Если удавалось украсть с кухни спичек, то можно было пустить вдоль тротуара голубоватую бегущую как сама от себя, потрескивающую огненную дорожку. Жирные голуби, суетясь, семенили короткими лапами, торопливо склевывали очищенные пламенем от пуха тополиные семена. Огненные язычки наперегонки добегали до какого-нибудь препятствия в виде камня, палки или просто асфальтового перерыва в пуховой пелене и умирали один за другим. Мы с сестрой искали новое пуховое пространство, и она снова наклонялась, чиркнув спичку, и подносила, горящую, к пуху.

Однажды, когда мы со сладострастием огнепоклонниц предавались этому замечательному занятию, сестру окликнули. Я подняла глаза и увидела, что это были трое взрослых мужчин — из тех, что ходили в одинаковой одежде, с бритыми головами и назывались «вохровцы». Они жили все за пустырем, у самого леса, и место, где они жили, называлось в поселке «Вохр». Нам, детям, запрещалось даже ходить в ту сторону, и само это название — «Вохр» — произносилось нами с необъяснимым нутряным каким-то ужасом.


У меня же этот ужас еще усилился после одного давнего случая.

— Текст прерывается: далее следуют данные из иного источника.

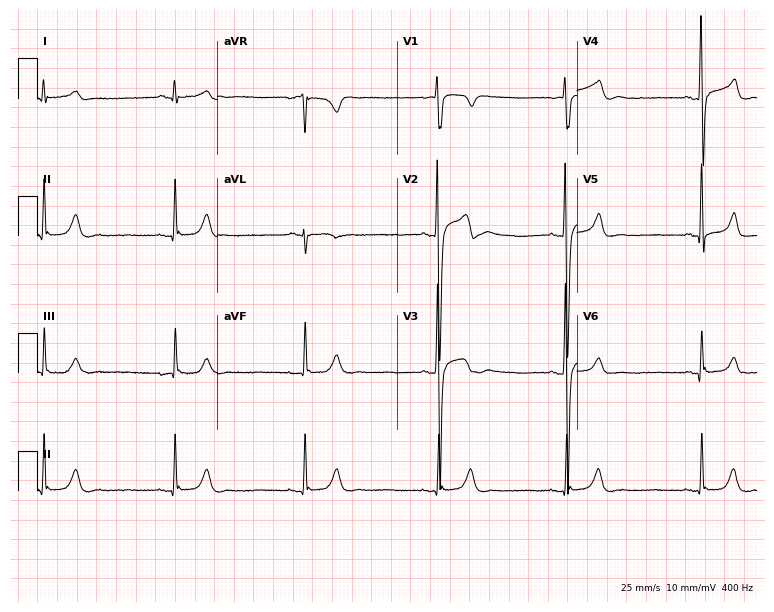
Electrocardiogram, a man, 37 years old. Interpretation includes sinus bradycardia (a sinus rate of 50 beats per minute or less).

Ранним зимним утром, когда еще совсем была ночь и посреди всего неба находилась огромная морозная луна, белизной выпуклой скорлупы своей и розоватым свечением изнутри ее навязчиво напоминавшая мне небывалое круглое яйцо, мама везла меня на санках в детский сад. Я, конечно, не помню уже, почему мы изменили обычный наш маршрут и поехали по другому пути — мимо «Вохра»: может, мама опаздывала на работу, а может, мы в то утро ехали вовсе не в детский сад, а в поликлинику. Честно говоря, меня, возлежавшую неуклюжим цигейковым кулем на санках, куда больше занимали две вещи: почему упрямое лунное яйцо гонится за нами по своему пустому небу — и не отстает; и как бы это так незаметно успеть зачерпнуть пригоршню снега и отправить его в рот, чтобы мама не услышала и не оглянулась. Было очень тихо, и только мерно и вкусно поскрипывали ночным крепким снегом мамины белые валенки и визжали полозья санок по неширокой дороге, протоптанной через весь пустырь в глубоком снегу, в сугробах высотой по пояс взрослому. Ну, а мне с моих санок даже и пустыря, его ослепительной, звездочками, как картошка, огромной пустоты было не видно, а только длинный извилистый коридор меж двух снеговых бесконечных стенок да попеременное мелькание серых войлочных ступней, какими с аккуратностью нищеты подшиты были мамины валенки. Глаза мои не то слипались ото сна, не то смерзались ресницами от холода. И я уже в полудреме, смутно, услышала, как вдалеке, со стороны страшного «Вохра» со злобным подвывом залаяли собаки.